18 diciembre 2015

Un trago de despedida (2º parte)


UN TRAGO DE DESPEDIDA
Stephen King
Plaza&Janés, 1978



  -Supongo que sí -respondió, con voz trémula-. Pero sus ojos... parecían rojos -me miró- ¿Así son los ojos de los ciervos, de noche? -su tono era casi suplicante.

  -Pueden tener cualquier color -contesté, pensando que quizás esto era verdad, pero que yo había visto muchos ciervos de noche desde muchos coches, y nunca había visto que sus pupilas irradiaran un reflejo rojo.

  Tookey no dijo nada.

  Aproximadamente quince minutos más tarde llegamos a un tramo donde la acumulación de nieve de la derecha de la carretera no era tan alta porque se supone que los quitanieves deben levantar un poco sus rejas cuando pasan por una intersección.

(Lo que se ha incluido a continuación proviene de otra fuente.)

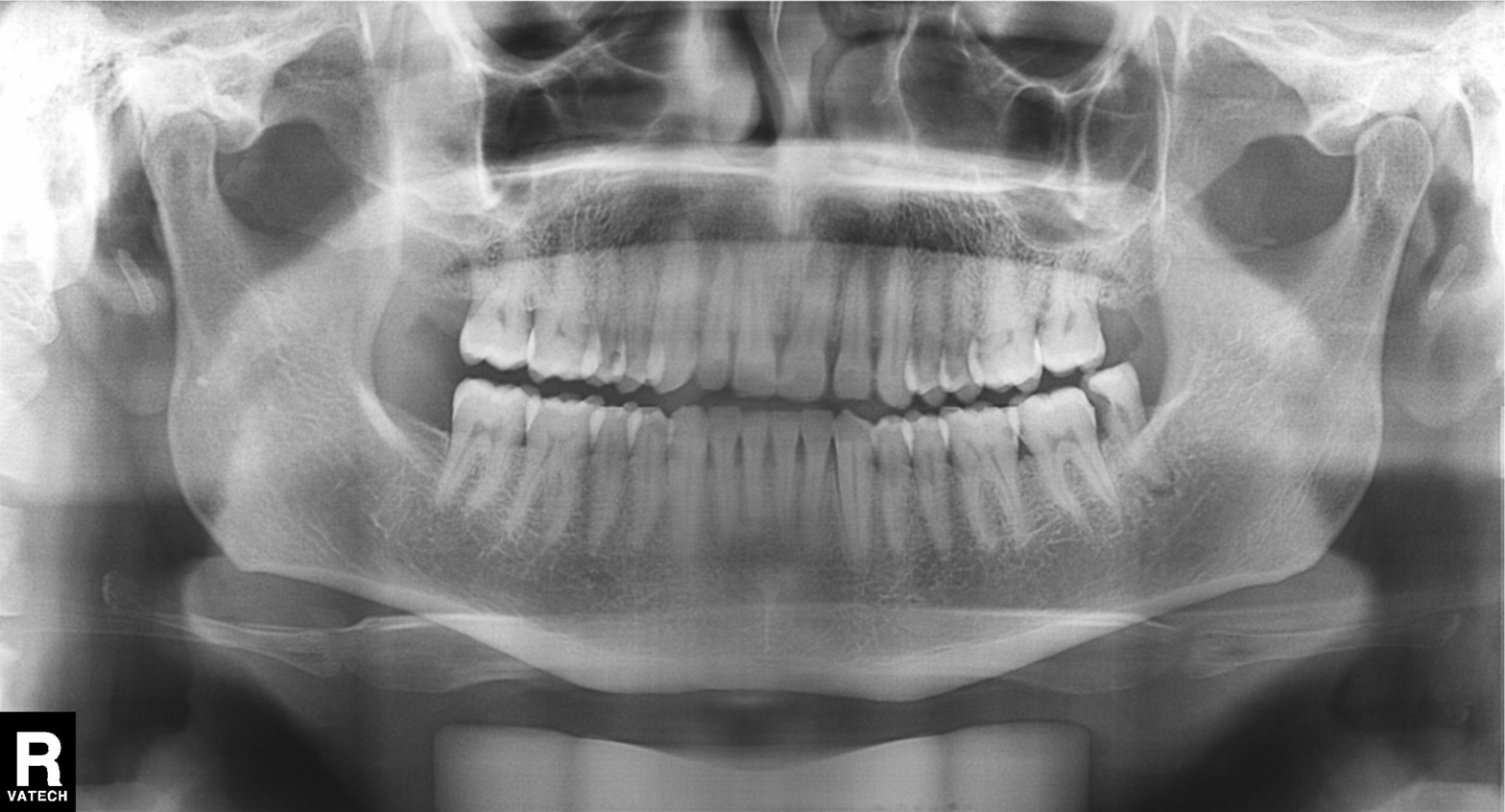
Case summary: Panoramic dental radiograph (orthopantomogram).
Assessment: Dental caries (cavities).

  -Creo que este fue el lugar dónde viramos -anunció Lumley, que no parecía muy seguro-. No veo el cartel...

  -Es aquí -confirmó Tookey. Hablaba con voz muy cambiada-. Se ve apenas el remate del cartel.

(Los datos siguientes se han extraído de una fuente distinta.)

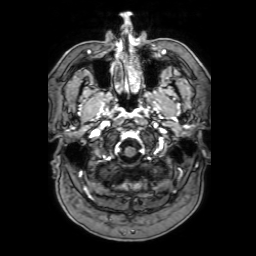
- modality: 3 Tesla brain MRI
- series: 3D T1-weighted with SENSE
- study: ring-enhancing brain masses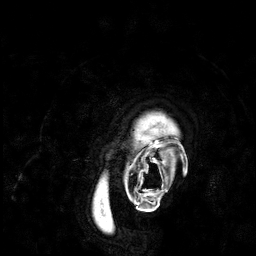
Q: What kind of scan is this?
A: 3 Tesla brain MRI.
Study: ring-enhancing brain masses.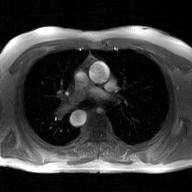
modality: 2D phase-contrast cine MRI of the ascending aorta, GAN super-resolution reconstruction.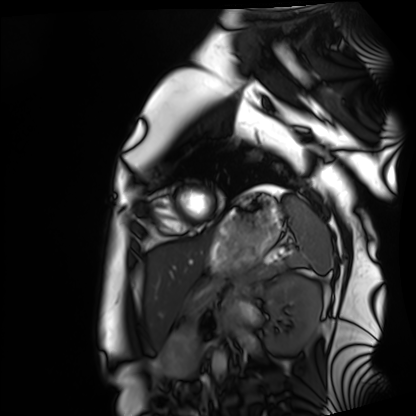
modality = cardiac MRI | subject group = healthy volunteer.

  -Oh, claro -Lumley pareció aliviado-. Escuche, señor Tookey, lamento haber sido tan grosero hace un rato. Tenía frío y estaba precupado y furioso conmigo mismo. Sólo quiero agradecerle a ambos...

  -No nos agradezca nada a Booth y a mí hasta que las hayamos pasado a este vehículo -lo interrumpió Tookey. Activó la tracción de las cuartro ruedas del Scout y arremetió contra la nieve para introducirse por Jointner Avenue, que atraviesa Jerusalem's Lot y desemboca en la 295. Los guardabarros despidieron una tromba de nieve. Las ruedas traseras patinaron un poco, pero Tookey conduce desde que el mundo es mundo. Maniobró, le habló, y seguimos adelante. De vez en cuando los faros iluminaban las huellas borrosas de otros neumáticos. Eran las que había dejado el coche de Lumley, unas huellas que después desaparecerían nuevamente. Lumley se inclinaba y escudriñaba la carretera buscando su coche. De pronto, Tookey le dijo:

  -Señor Lumley

  -¿Qué? -se volvió para mirar a Tookey.

  -Los lugareños son bastante supersticiosos cuando se trata de Jerusalem's Lot -explicó Tookey con tono aplomado... pero vi las profundas arrugas que su tensión formaba alrededor de la boca, y la forma en que sus ojos se desviaban de un lado a otro-. Si su esposa e hija están en el coche, tanto mejor. Las cargaremos aquí, volveremos a mi casa, y mañana, cuando haya amainado la tormenta, Billy tendrá mucho gusto en remolcar su coche fuera de la nieve. Pero si no estuvieran en el coche...

 -Si no estuvieran en el coche? -lo interrumpió Lumley bruscamente-. ¿Por qué no habrían de estar en el coche?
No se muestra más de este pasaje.